With Roe v. Wade hanging in the balance, the Supreme Court has agreed to hear a case that could redefine abortion laws in the U.S.

The case concerns a controversial Mississippi law that heavily restricts abortions after 15 weeks, raising fears over whether the conservative-led court will consider a challenge to Roe v. Wade. 

Roe v. Wade, the 1973 landmark Supreme Court decision legalizing abortion nationwide prior to viability, allows pregnancy to be terminated within the first 24 weeks. 


The Mississippi test case, which proposes a ban on abortions significantly before fetal viability, creates further obstacles for pregnant people seeking abortion care. But the state has been urging the Supreme Court to use the case to clarify, or change, abortion precedents. 

After being rescheduled over a dozen times, the Supreme Court will hear the case, known as Dobbs vs. Jackson Women’s Health Organization, next term. A decision is expected by June 2022. 

In the midst of a culture war in which an almost 50-year-old law seems more vulnerable than ever, the case will test the court — with a 6-3 conservative majority — and their stance on abortion. 


Could Roe v. Wade be overturned by Mississippi’s abortion ban? 

Overturning a landmark case like Roe v. Wade does not happen overnight, nor does it happen easily. However, this is not to say that the precedent is not becoming increasingly vulnerable.

Roe v. Wade may not be explicitly overturned, but rather hollowed out and challenged to the point that it becomes practically irrelevant. 

The Mississippi law does not ban abortion outright, it just moves the goalposts of accessibility.

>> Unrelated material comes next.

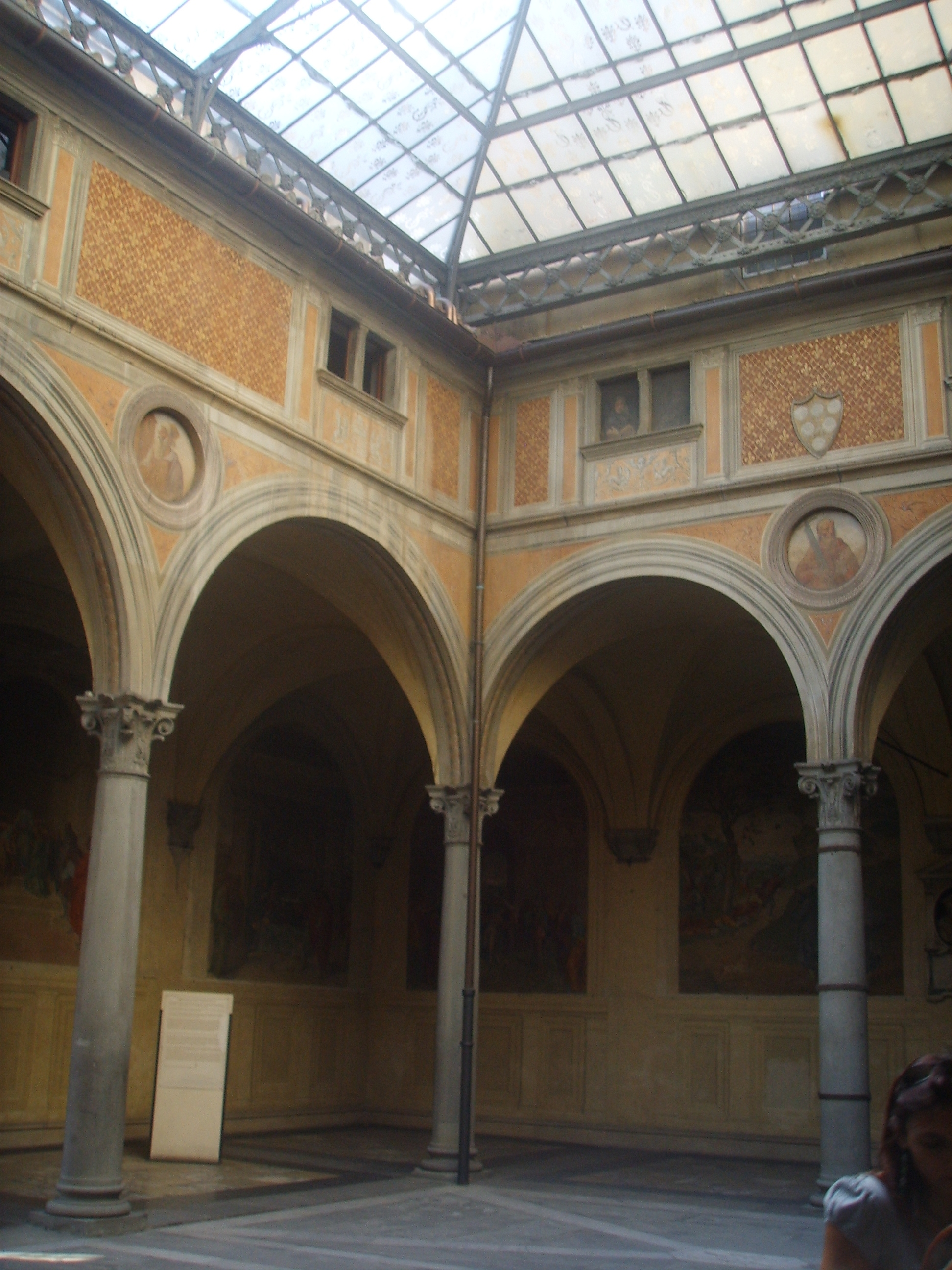 Santissima annunziata chiostrino dei Voti in Florence, italy

This gives the Supreme Court an avenue to render Roe v. Wade little more than an empty promise. 

Waiting in the sidelines of this case is a series of restrictive abortion laws across states that have yet to go into effect, either because of court actions or later effective dates. South Carolina and Idaho have codified bans this year on abortion at the onset of a fetal heartbeat.


Arkansas and Oklahoma have enacted near-total abortion bans, and Montana capped the procedure at 20 weeks.

Any further challenges to Roe v. Wade could create an open season on abortion bans in red states.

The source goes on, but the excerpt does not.